Impaired Concentration, Cognition, and Mood

Ironically, the ketogenic diet’s efficacy in the realm of desirable cognitive improvements not only fails but produces a contrasting effect. Diets that are low in carbohydrates and high in fat, especially trans fat and saturated fat, adversely affect cognition (Parrott, & Greenwood, 2007). In rats, the ketogenic diet has demonstrated deleterious effects in learning and memory (Murray et al., 2009; Winocur & Greenwood, 2005). Translating these experimental methods over to humans, researchers found similar results. Cognitive tests showed impaired attention, mood, reaction time, and a deterioration of cognitive functions that require higher order mental processing and flexibility in healthy humans (Brinkworth et al., 2009; Holloway et al., 2011; Edwards, Murray, Holloway, Carter, Kemp, Codreanu, & Clarke, 2011; Wing, Vazquez, & Ryan, 1995).

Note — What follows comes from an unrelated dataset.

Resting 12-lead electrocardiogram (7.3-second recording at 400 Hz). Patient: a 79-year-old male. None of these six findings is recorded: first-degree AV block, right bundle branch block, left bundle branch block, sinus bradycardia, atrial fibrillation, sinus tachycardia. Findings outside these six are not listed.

If improved cognition is the objective, researchers advise that a diet with less fat, saturated fat and cholesterol, and more carbohydrates, fiber, vitamins (especially folate, vitamins C and E, and beta-carotene), and minerals (iron and zinc) should be followed not only to improve general health but to also improve cognitive function (Ortega, Requejo, Andrés, López-Sobaler, Quintas, Redondo, & Rivas, 1997).


Nutrient Deficiency and Disordered Mineral Metabolism

It’s important to note that there is not a single diet that can be prescribed to eliminate the risk of nutritional deficiencies. All diets that lack a variety of foods can lead to an inadequate intake of essential vitamins and minerals. Regardless of the person or particular diet, it is advisable to receive annual screenings to thwart any deficiencies that may arise from the ingestion of routine foods. With that said, the following are nutritional deficiencies that seem to emerge the most in the ketogenic diet: thiamine (Hoyt & Billson, 1979), vitamin D and calcium (Kang et al., 2004), selenium (Bergqvist, Chee, Lutchka, Rychik, & Stallings, 2003), and vitamin C (Willmott & Bryan, 2008).

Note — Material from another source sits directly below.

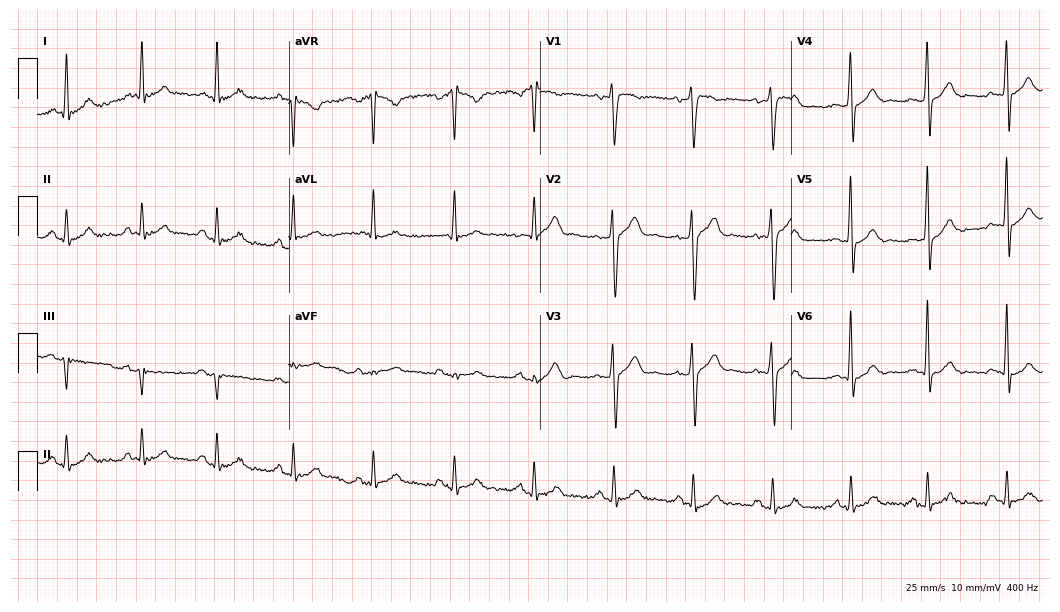
12-lead ECG from a male patient, 50 years old. Labelled as a normal ECG.

Osteopenia and Osteoporosis

Bone complications are another concern that ketogenic dieters may want to make note of. Demineralization of bones occurred in a number of studies surrounding epileptic patients (Bergqvist, Schall, Stallings, & Zemel, 2008; Freeman, Veggiotti, Lanzi, Tagliabue, & Perucca, 2006; Kang et al., 2004). One study even found that osteopenia could be found in patients after the first 4 weeks of implementing the ketogenic diet. Additional doses of calcium and vitamin D can prevent the progression of osteopenia and osteoporosis while on the ketogenic diet (Kang et al., 2004).


Disturbances in Heart Health

Being the leading cause of death in the United States, extra emphasis should be placed on reducing the number of risk factors associated with heart disease. While some may believe that dietary cholesterol and saturated fat do not elevate levels of cholesterol in the body, the fact of the matter is that this is just simply not true (Clarke, Frost, Collins, Appleby, & Peto, 1997; Sacks, Donner, Castelli, Gronemeyer, Pletka, Margolius, & Kass, 1981). The mechanisms by which high cholesterol causes and furthers the development of heart disease have been well documented (American Heart Association, 2016; CDC, 2015; National Institute of Health, 2017).


Cholesterol effects heart and artery disease by first initiating with an injury. Major contributors to arterial injury are free radicals. These unstable particles pull electrons from the lining of the artery wall and cause damage. Oxidized LDL, also known as bad cholesterol, is one of these reactive particles that is a well-established cause. In fact, the higher your LDL, the more likely it is to oxidize and cause damage (Rong, Rangaswamy, Shen, Dave, Chang, Peterson, Sevanian, 1998). In the absence of LDL the injury would heal as normal but, following this injury, white blood cells build up around the damaged area and consume passing-by cholesterol. The white blood cells that engulf the cholesterol are known as foam cells and they become grossly engorged due to little negative feedback of uptake. The overfeeding leads to a diminished capacity to migrate, which results in further progression of the disease. The final step in this lethal line up is a rupture or thrombosis. Thrombosis is the main cause of heart attack death. “Dying macrophages release their lipid content and tissue factor, leading to the formation of a pro-thrombotic necrotic core, a key component of unstable plaques that contributes to their rupture and the ensuing intravascular blood clot that underlies myocardial infarction and stroke” (Moore, Sheedy, & Fisher, 2013).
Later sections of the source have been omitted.